I realized that this was going to be a non-fiction novel, and I found its voice at Bellagio.
Saumya RoyAuthor, Journalist, and Micro-Finance Entrepreneur
By the time I got there in August 2017, I had my different pieces—colonial and court records, interviews, documents obtained through the Right to Information Act. I thought I’d lock myself in my room, but the thing about Bellagio is it’s magical. I met Risa Lavizzo-Mourey—former head of the Robert Wood Johnson Foundation in the US, which works on access to health and health equity. She’s an expert in childhood malnutrition and poverty in African-American communities, and she helped me deconstruct some medical records, sitting together on that beautiful terrace. Booker Prize-winning author Kiran Desai and I would go on walks to get ice cream and talk, and they were some of the most precious conversations about writing I’ve ever had. And there was Melanie Smith, a British artist from Mexico City whose work upturns colonial ideas of Latin America. We’re planning to collaborate artistically together on landfills—we keep throwing ideas back and forth. They’re all wonderful friends now, who I still see regularly.
There’s a particular genre of writing about Mumbai and poverty that I wanted to avoid, because that’s not Deonar. There’s life and joy and humor, and my friends, there. It’s not just gangsters and bad smells. The spirit and grace of these people had to come out of what I wrote. I realized that this was going to be a non-fiction novel, and I found its voice at Bellagio.
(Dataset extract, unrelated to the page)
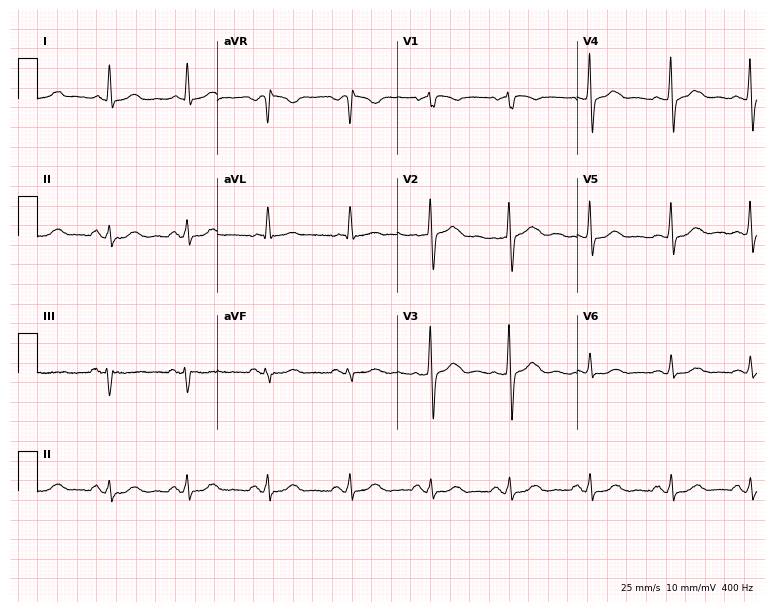
Resting 12-lead electrocardiogram. Patient: a 61-year-old female. Read as a normal ECG.

Sometimes the smallest things have the greatest scale because they’re universal. My book does talk about, yes, landfills—but it’s also about living in a place like that, and the world that sustains it. In all that are the deepest questions of the human condition. We live, we accumulate things thinking they give meaning to our lives, and then throw them away. So what really gives meaning to our life? What possesses us? I’d like to collaborate with researchers who work on landfills and waste around the world—or to have a conference where some of this research on landfills can be collected together and shared—to show how similarly harmful and large-scale their impact can be.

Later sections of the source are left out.